28. The melting device as claimed in claim 19, wherein the melting device includes a feed device with at least one bunker, a feed shaft and a platform, the at least one bunker includes in each case a bunker container, a carriage with rollers and a tilting device, the at least one bunker is tiltable by means of the tilting device in such a manner that charging material is fillable into the feed shaft through a feed opening which faces the feed shaft and is closable by means of a closure element.

29. The melting device as claimed in claim 28, wherein at least one further bunker is to be arranged on the platform and the bunker container of said further bunker is interchangeable by means of a crane for the bunker container of the bunker once the bunker container of the bunker has been emptied into the feed shaft.

30. The melting device as claimed in claim 29, wherein a lifting device for a further bunker container, which lifting device is drivable on the platform, is associated with the platform in such a manner that by means of said lifting device, the further bunker container is raisable above a closable loading opening of the bunker container once said bunker container has been emptied into the feed shaft and said further bunker container can be emptied into the open loading opening of the bunker container, the further bunker container is insertable into the lifting device and is removable out of the lifting device again by means of the crane.

31. The melting device as claimed in claim 28, wherein the further bunker container is pivotable by means of the lifting device.

32. The melting device as claimed in claim 31, wherein the lifting device is arranged to the side next to the platform.

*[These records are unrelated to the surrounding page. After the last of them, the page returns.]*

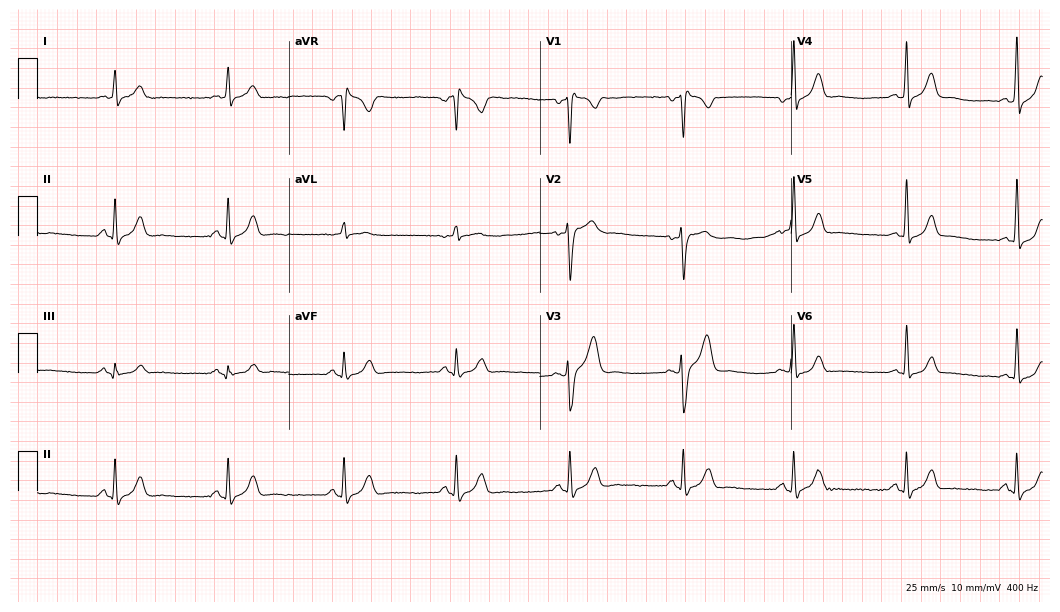
Resting 12-lead electrocardiogram. Patient: a man, 48 years old. None of these six findings is recorded: first-degree AV block, right bundle branch block, left bundle branch block, sinus bradycardia, atrial fibrillation, sinus tachycardia.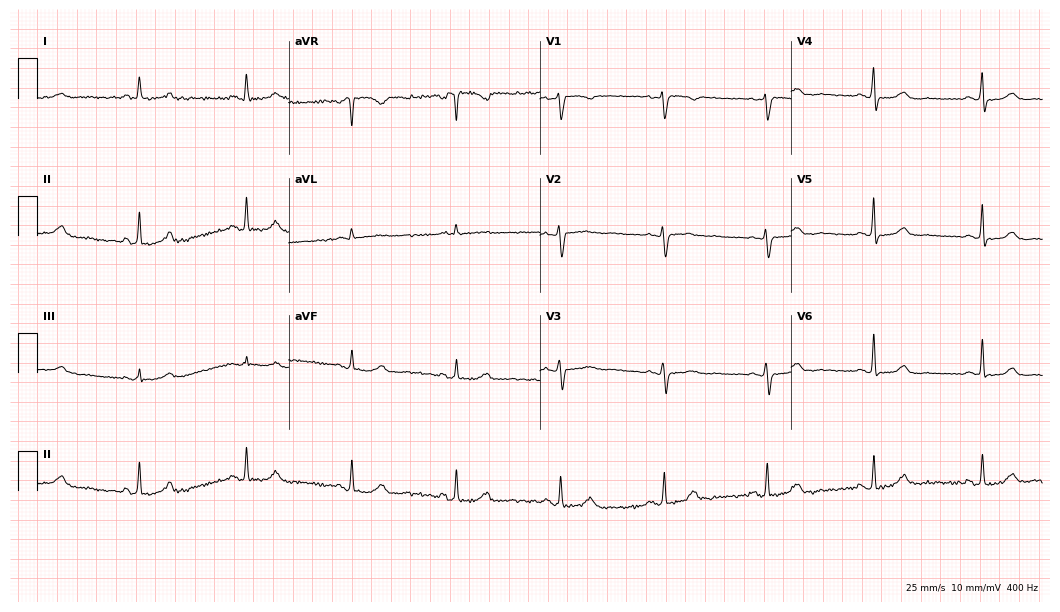
ECG — a 51-year-old female patient. Labelled as a normal ECG.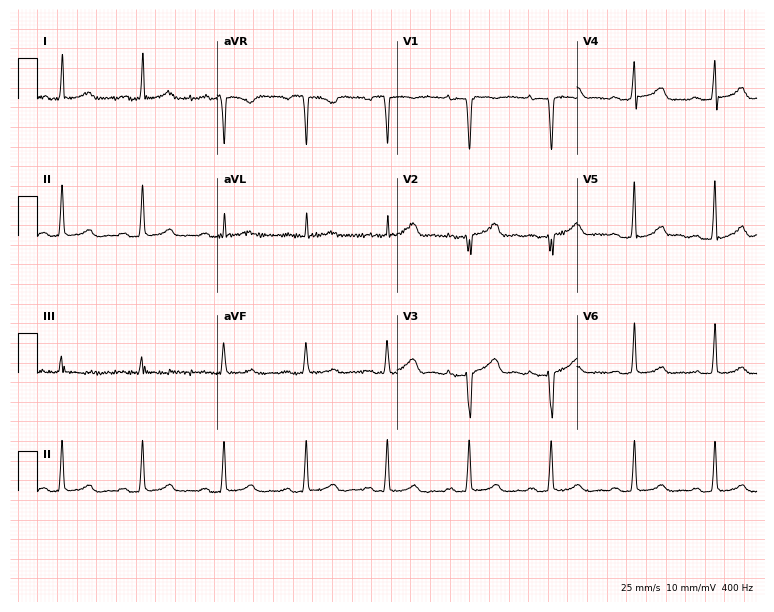
12-lead ECG from a 41-year-old female. Screened for six findings — first-degree AV block, right bundle branch block (RBBB), left bundle branch block (LBBB), sinus bradycardia, atrial fibrillation (AF), sinus tachycardia — none is recorded.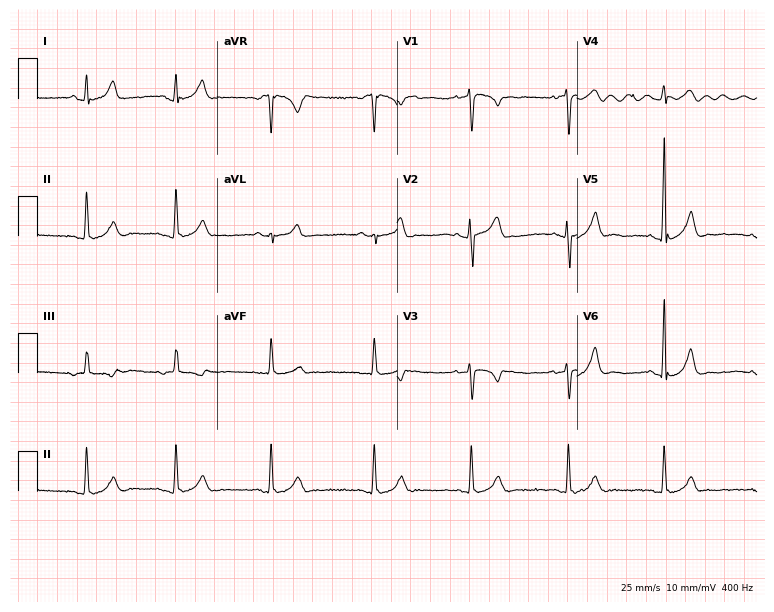
ECG — a 19-year-old male patient. Labelled as a normal ECG.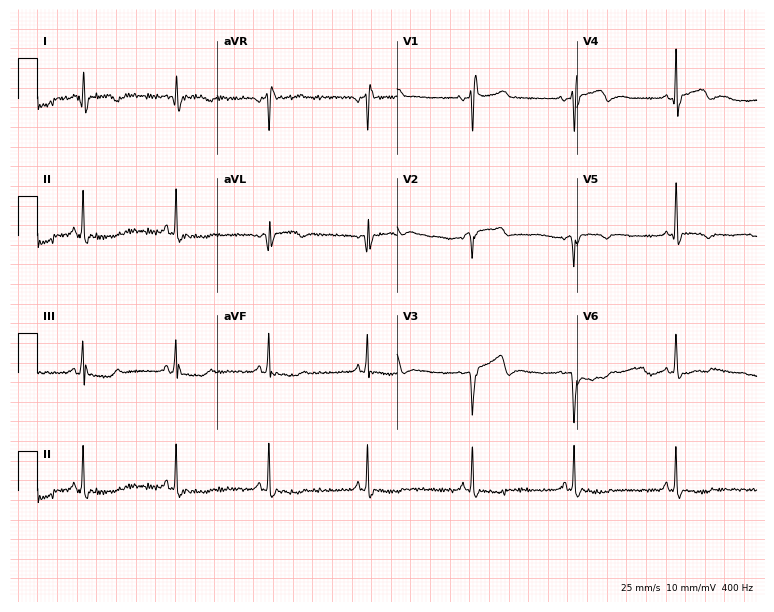
Electrocardiogram (7.3-second recording at 400 Hz), a female patient, 48 years old. Of the six screened findings (first-degree AV block, right bundle branch block, left bundle branch block, sinus bradycardia, atrial fibrillation, sinus tachycardia), none is recorded.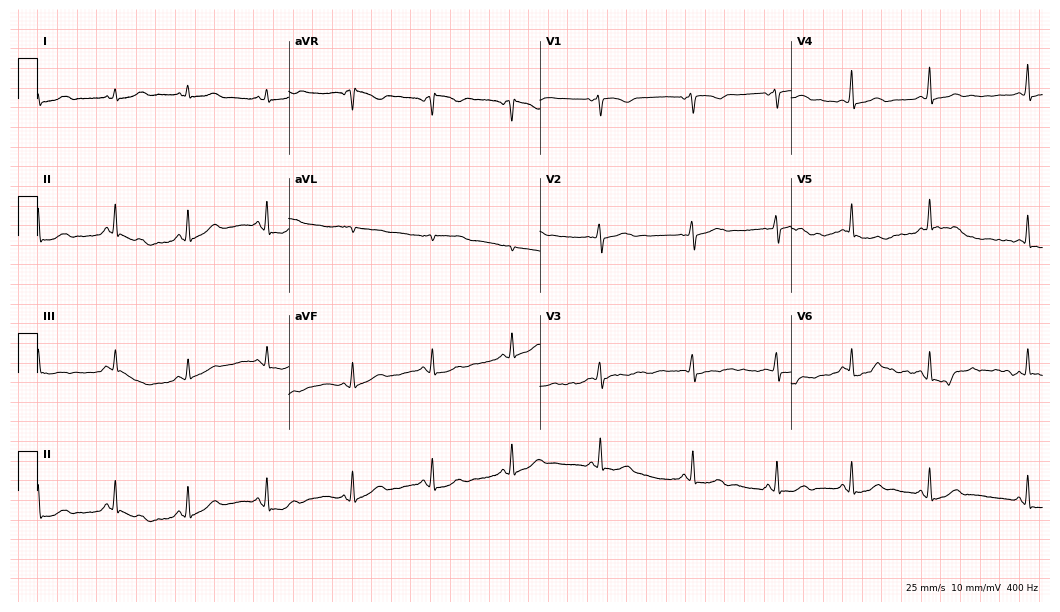
ECG — a woman, 26 years old. Screened for six findings — first-degree AV block, right bundle branch block, left bundle branch block, sinus bradycardia, atrial fibrillation, sinus tachycardia — none is recorded. Findings outside these six are not listed.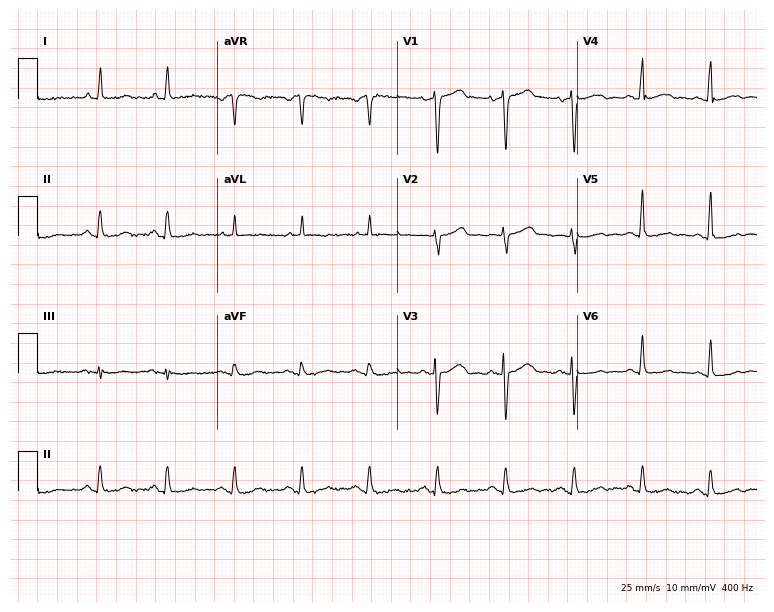
ECG (7.3-second recording at 400 Hz) — a male, 69 years old. Labelled as a normal ECG.

33. The melting device as claimed in claim 19 having a furnace vessel and a feed device, the feed device comprises a charging material shaft and a charging material bunker, the charging material shaft is realized as a charging material pre-heating device and said charging material pre-heating device is set up to pre-heat charging material in the feed shaft by means of furnace gas, wherein the charging material bunker is realized as a further charging material pre-heating device, and in that said further charging material pre-heating device is set up to pre-heat charging material in the charging material bunker by means of furnace gas.

34. A melting method which is carried out by a melting device with a furnace vessel and a feed device, the feed device comprises a feed shaft and a charging material bunker having a bunker container, said method having the following steps:

pre-heat the charging material in the bunker container by means of furnace gas, and

forward the charging material from the bunker container into the feed shaft, characterized by the following further step:

pre-heat the charging material in the feed shaft by means of furnace gas,

wherein the melting method includes several charges of charging material, for one of the several charges of charging material the following steps are carried out one after another:

pour the charge into the bunker container through a loading opening;

close the loading opening;

open the feed opening;

pre-heat the charge in the bunker container by means of furnace gas;

forward the charge from the bunker container into the feed shaft; and

pre-heat the charge in the feed shaft by means of furnace gas.

35. The melting method as claimed in claim 34, wherein the melting method includes several charges of charging material, for one of the several charges of charging material the following steps are carried out one after another:

pour the charge into the bunker container through a loading opening whilst the entry of furnace gas into the bunker container is inhibited by a furnace gas inhibiting device;

close the loading opening;

pre-heat the charge in the bunker container by means of furnace gas;

forward the charge from the bunker container into the feed shaft; and

pre-heat the charge in the feed shaft by means of furnace gas.